A People's History of Heaven

Page 14

by Mathangi Subramanian


  The people and boxes and bits and pieces disappeared, but the buildings didn’t. One by one, the floors became kitchens, stages, changing rooms. Company signs came down and flowery marquees came up. Temples sprung from the pavement like granite lotus blossoms. Bit by bit, piece by piece, the warehouses stopped being warehouses and started being mandapams: wedding halls for the not-so-rich, the never-will-be-famous.

  In auspicious months, the street fills up with Hindu brides and grooms and wedding parties. Cars decorated with carnations, brides decorated with gold. Plastic signs draped with garlands reading Ganesh Babu weds Kavita, Kavita weds Suresh, Suresh weds Sujata, Sujata weds Ganesh Babu. Some days, when three Sureshes are wedding three Sujatas, everyone ends up at the wrong wedding. Even the brides and grooms.

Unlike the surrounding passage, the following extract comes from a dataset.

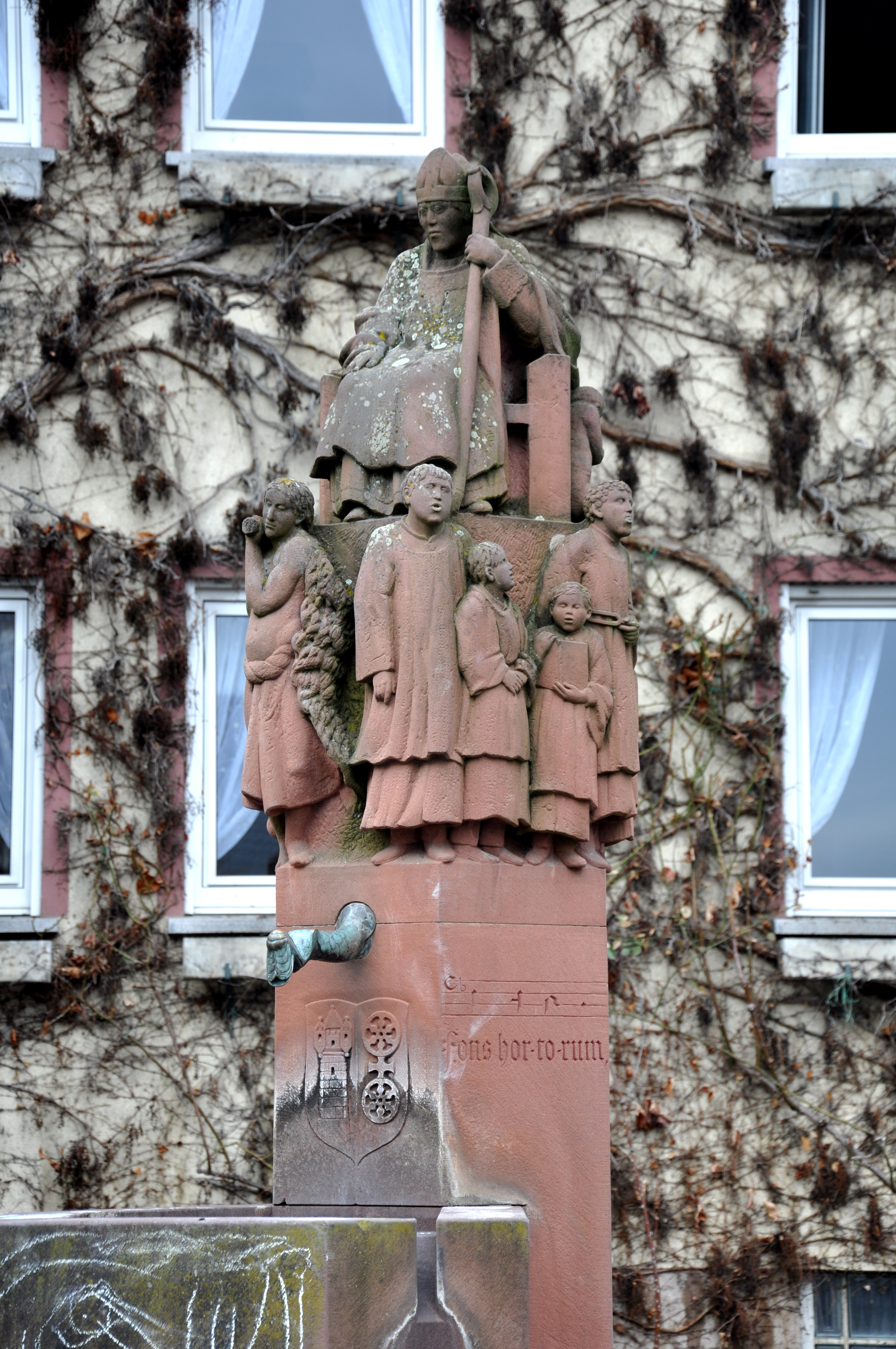 Kiedrich, Neuer Marktbrunnen, 1977, von Karl Matthäus Winter (Limburg an der Lahn)

  The ceremonies lap at the streets like the edge of the ocean, advancing and retreating. Future mothers- and fathers-in-law argue about what the caterers are charging, whether the bride is wearing enough jewelry, why the relatives are acting so local. Children drag their parents to the corner store and ask for paneer soda and vinyl balloons. Guests hitch up their dhotis and saris, fling rice and flower petals at the appropriate times. We can see it all from the mandap tree.

  It’s like watching our futures unfold.

  Fatima Aunty lets Rukshana wear trousers to school, but she draws the line at formal occasions. So in eighth standard, when we all go to Deepa’s uncle’s wedding, Fatima Aunty makes Rukshana wear the same clothes as the rest of us: a sequined blouse with snarling clasps that itch her back, catch her hair. A low-waisted skirt that tangles around her kicking knees, flying feet. Silver anklets strung with bells that announce her presence every time she tries to disappear.

  While the rest of us eat and laugh and dance and flirt, Rukshana flees. Desperate for a wall to scale, a tree to climb. Some way to heave herself off the ground, untangle herself from the crowd. A place where she can be herself. Alone.

  A place like the mandap tree.

  Except when she gets to the mandap tree, someone is already there.

  Leela dangles her soft, bare toes over brides decked in pounds of jewelry, yards of silk. Strains her swan-long neck over grooms worrying the ends of their dhotis, facing down the beginnings of the rest of their lives. Holds her body tense as a wound-up top. Like she’s waiting for someone else’s hands to spin her into motion around the marriage fire. To snap her into a dizzying future.

  “Hey, you,” Rukshana yells through the branches. “Who said you could be up there?”

  “It’s a tree,” Leela says. When she flicks her eyes at Rukshana, they flash a brown so bright it’s almost green. “You don’t need permission to climb a tree.”

  “Maybe not in Purvapura,” Rukshana says, “but here in Heaven, you do.”

  “I’m not asking for permission from a girl who always dresses like a boy,” Leela says.

  “I don’t dress like a boy. I dress like myself.”

  “Right.”

  “Like you should talk,” Rukshana says, pointing to Leela’s clothes. She’s wearing a government-issued school shirt and blouse. “I bet you don’t own anything besides that uniform.”

  Leela doesn’t answer. Which might as well be a yes.

  “That’s what I thought,” Rukshana says. “I’m coming up.”

  “Fine. Come up then,” Leela says. “I’m not moving.”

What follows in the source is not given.